Work task:
Within the entries underneath, how many lines include the string "sample"? State only the number.

Input material:

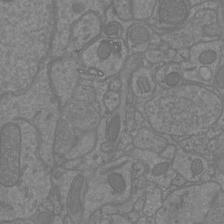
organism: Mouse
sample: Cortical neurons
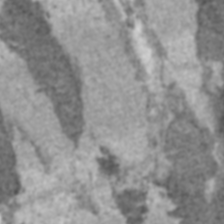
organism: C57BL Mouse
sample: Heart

...

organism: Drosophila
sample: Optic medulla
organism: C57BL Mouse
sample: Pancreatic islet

==

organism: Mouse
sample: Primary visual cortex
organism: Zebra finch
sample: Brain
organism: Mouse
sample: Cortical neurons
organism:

Result:
7